FIG. 1 is a schematic diagram illustrating a converter oxygen supply system according to an embodiment of the present invention. As shown in FIG. 1, the oxygen supply system for a converter is used for supplying oxygen to the converter during the top-blowing of oxygen in the converter. The converter oxygen supply system comprises an oxygen supply main pipe, a plurality of oxygen supply branch pipes, a plurality of control elements and sensors, wherein the control elements and the sensors are arranged on the pipes and the oxygen supply branch pipes. Wherein, the one end of oxygen suppliment house steward is connected with the oxygen suppliment source, and a plurality of oxygen suppliment branch pipes are connected respectively in the other end of oxygen suppliment house steward. In this embodiment, two oxygen supply branch pipes are provided, and the ends of the two oxygen supply branch pipes are connected to oxygen supply spray guns, respectively.

Be equipped with house steward trip valve 1, pressure regulating valve 2 and pressure transmitter 3 respectively from the oxygen suppliment source end to the oxygen suppliment branch pipe end on the oxygen suppliment house steward, feedback connection between pressure transmitter 3 and the house steward trip valve 1. Each oxygen supply branch pipe is sequentially provided with a flow sensor 4, a flow regulating valve 5 and a branch pipe stop valve 6 from an oxygen supply main pipe to an oxygen supply spray gun end, wherein the flow transmitter is connected with the flow sensor 4 in a feedback manner.

Fig. 2 is a schematic structural diagram illustrating a control system of a converter oxygen supply system according to an embodiment of the present invention. As shown in FIG. 2, the control system comprises an operation station 7, a switch 8 and a control device 9, wherein the operation station 7 is in communication connection with the control device 9 through the switch 8, and the flow sensor 4 and the pressure transmitter 3 are respectively electrically connected with the control device 9. Wherein, the operation station 7 is provided with an operation button for sending a control instruction to the control device 9, the control device 9 receives the control instruction from the operation station 7 and signals collected from the pressure transmitter 3 and the flow sensor 4, and after making comprehensive analysis and judgment, sends out a control instruction to the outside, such as various valves, so as to control the oxygen supply system, such as oxygen supply pressure and oxygen supply flow. In this embodiment, the control device is selected to be a PLC controller.

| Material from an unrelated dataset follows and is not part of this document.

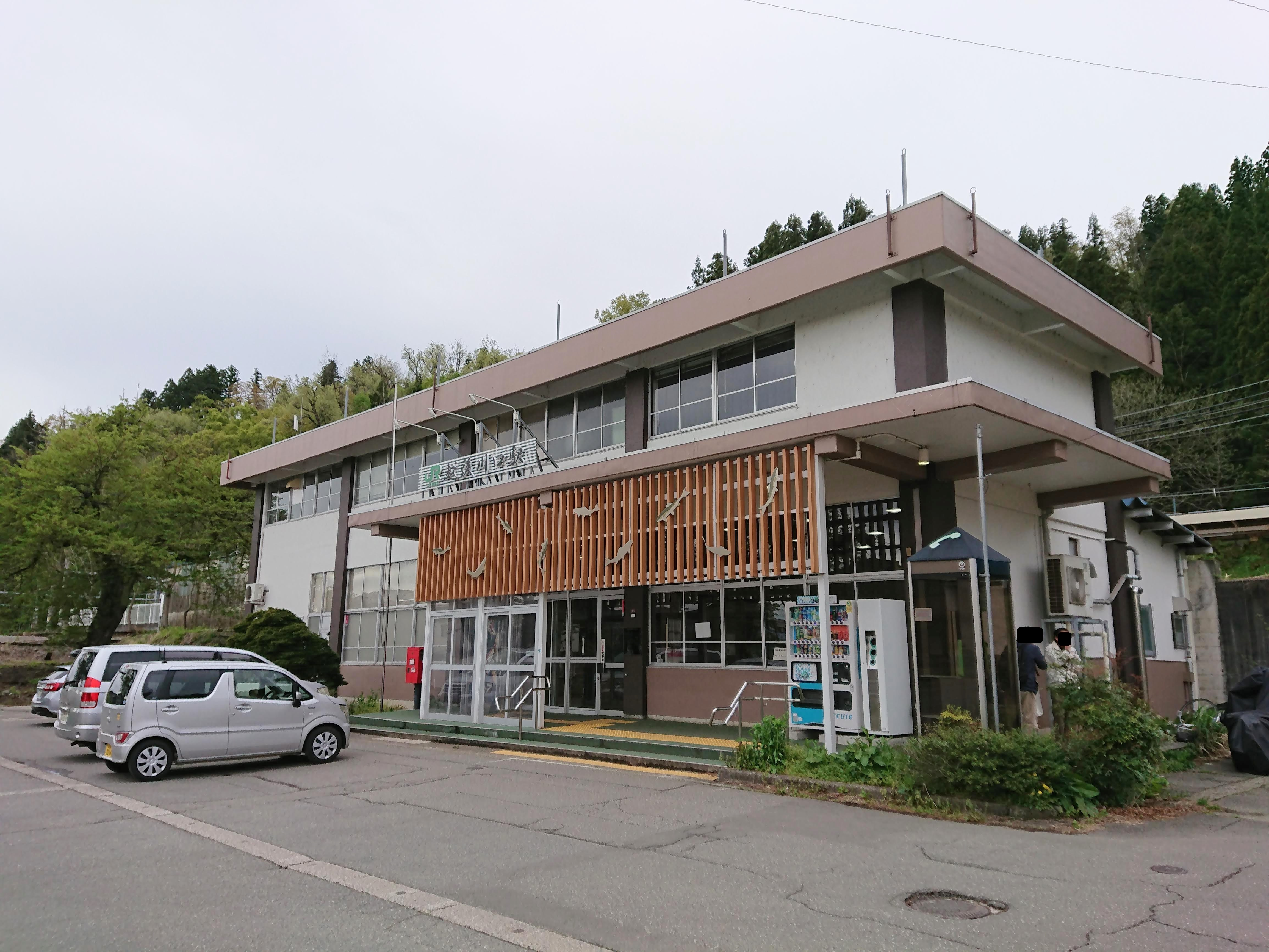 越後川口駅の駅舎外観（リニューアル後）

FIG. 3 is a flowchart showing a method of controlling oxygen blowing in a top-blown converter process according to an embodiment of the present invention. As shown in fig. 3, the specific steps of the control method may refer to steps S01) -S02).

S01), firstly, judging the mode, and when judging that the current mode is in the blowing mode, opening the main pipe cut-off valve 1 arranged on the oxygen supply main pipe, starting the oxygen supply main pipe to prepare for oxygen supply, otherwise, closing the main pipe cut-off valve 1.

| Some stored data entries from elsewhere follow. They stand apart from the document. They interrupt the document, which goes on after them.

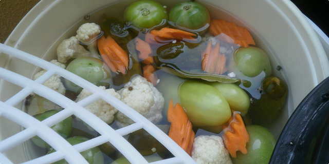 македонски специјалитет, традиционална есенска салата, мешавина од краставички, моркови, карфиол и по некое зелено доматче.
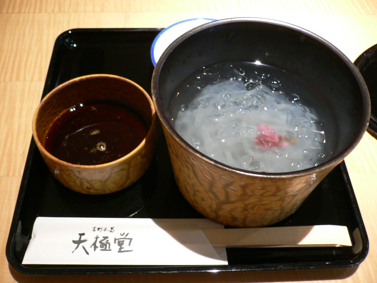 葛切り(奈良市押上町1-6、吉野本葛「天極堂本店」)
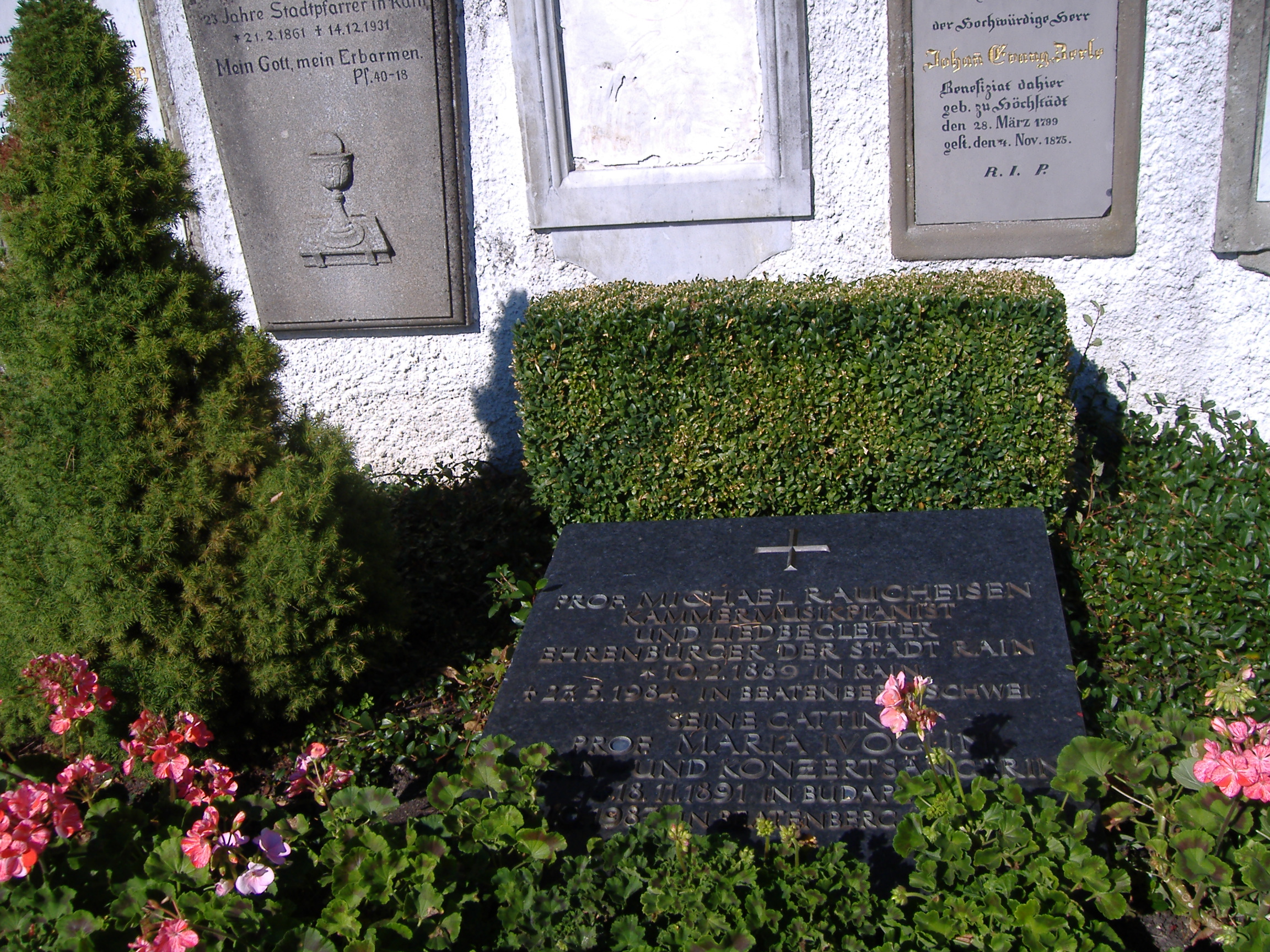 Grabstätte des Pianisten Michael Raueisen und dessen Frau

S02), in the blowing mode, before blowing, according to the conditions of raw materials and auxiliary materials added into the converter, calculating a calculated value A0 of the total oxygen amount required by each furnace steel by adopting a mathematical model, and calculating a calculated value A1 of the oxygen amount required by each oxygen supply branch pipe in the production stage.

Specifically, in the blowing mode, a calculated value A0 of the total amount of oxygen required for each steel in the furnace and a calculated value A1 of the amount of oxygen required for each oxygen branch pipe in the production stage are calculated by using a mathematical model according to the conditions of raw materials and auxiliary materials added in the converter before the start of blowing, so as to prepare for the subsequent oxygen supply control.

Further, the method also comprises the step of firstly judging whether each production process parameter is normal or not before blowing starts in the blowing mode. When various production process parameters are judged to be normal, a branch pipe cut-off valve 6 arranged on the oxygen supply branch pipe is controlled to be opened, the oxygen supply branch pipe is opened, and preparation is made for supplying oxygen to the converter top by a spray gun corresponding to the oxygen supply branch pipe. On the contrary, when various production process parameters are judged to be abnormal, the branch pipe cut-off valve 6 arranged on the oxygen supply branch pipe is controlled to be closed, so that the oxygen supply channel of the oxygen supply branch pipe is closed.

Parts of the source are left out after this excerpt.